Alphadictionary.com

toothsome

Printable Version
Pronunciation: tooth-sêm Hear it!

Part of Speech: Adjective

Meaning: 1. Appetizing, delectable, tasty, flavorful. 2. Good looking, attractive, even sexually so; beautiful, handsome.

Notes: I love garden path words like today's, words that lead the mind astray by looking and sounding nothing like their actual meaning. Toothsome appears to be a synonym of toothy, but its meaning is far, far from "having prominent teeth". It does come with a regular adverb, toothsomely, and a standard noun, toothsomeness.

In Play: The first sense of today's word is the least distantly related to its etymology: "Cookie Baker can always whip up a toothsome meal in a few minutes." The figurative sense is even farther removed: "Arnold was happy for his assignment to Paris, not the least because it put some distance between him and his boss's toothsome wife."
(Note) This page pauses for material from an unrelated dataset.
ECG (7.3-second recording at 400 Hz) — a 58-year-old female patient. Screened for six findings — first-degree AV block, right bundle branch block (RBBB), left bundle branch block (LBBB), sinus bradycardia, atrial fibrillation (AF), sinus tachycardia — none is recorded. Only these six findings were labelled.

Word History: Today's Good Word is composed of tooth + -some. Tooth in Old English was toð, plural teð. Danish and Dutch tand, and German Zahn "tooth" suggest the historical presence of a Fickle N, but that isn't the case here. Old English dropped Ns regularly before consonants that do not completely stop the flow of air from the lungs (spirants), compare goose with German Gans, five with German fünf, and mouth with German Mund. The Latin word for "tooth", of course, is den(t)s from its PIE ancestor dent-/dont- "tooth. We see the Latin word in English borrowings like dental and indent. The Greek word was odontos that we see in borrowings from that language like orthodontic and mastodon. (Now let's thank Daniel Obertance of Ohio, who spotted the fascination in today's Good Word and shared it with us.)